• ACTION ITEM:
Search the listing below for the word "Marta" and return each line that contains it.

• PROVIDED DATA:
* * *

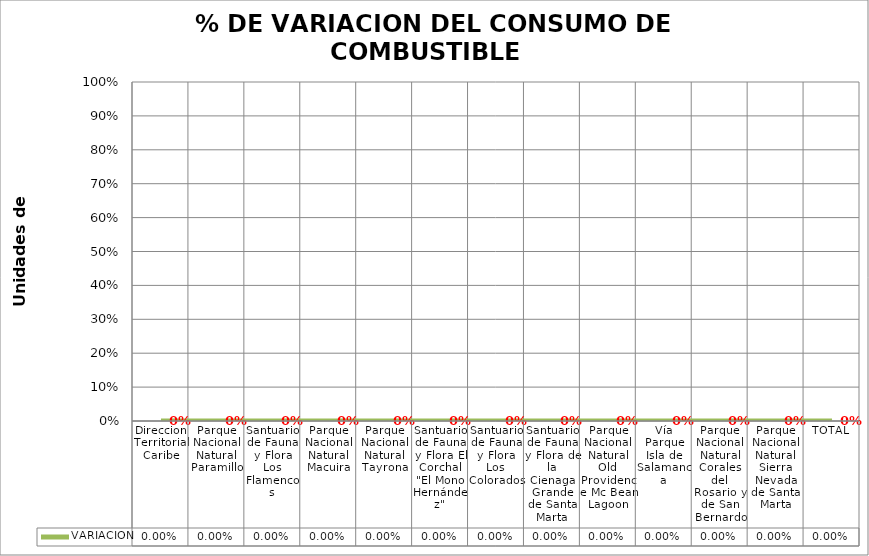
| Category | VARIACION |
|---|---|
| Direccion Territorial Caribe | 0 |
| Parque Nacional Natural Paramillo | 0 |
| Santuario de Fauna y Flora Los Flamencos | 0 |
| Parque Nacional Natural Macuira | 0 |
| Parque Nacional Natural Tayrona | 0 |
| Santuario de Fauna y Flora El Corchal "El Mono Hernández" | 0 |
| Santuario de Fauna y Flora Los Colorados | 0 |
| Santuario de Fauna y Flora de la Cienaga Grande de Santa Marta | 0 |
| Parque Nacional Natural Old Providence Mc Bean Lagoon | 0 |
| Vía Parque Isla de Salamanca | 0 |
| Parque Nacional Natural Corales del Rosario y de San Bernardo | 0 |
| Parque Nacional Natural Sierra Nevada de Santa Marta | 0 |
| TOTAL | 0 |

* * *

• RESPONSE TO THE EXERCISE:
| Santuario de Fauna y Flora de la Cienaga Grande de Santa Marta | 0 |
| Parque Nacional Natural Sierra Nevada de Santa Marta | 0 |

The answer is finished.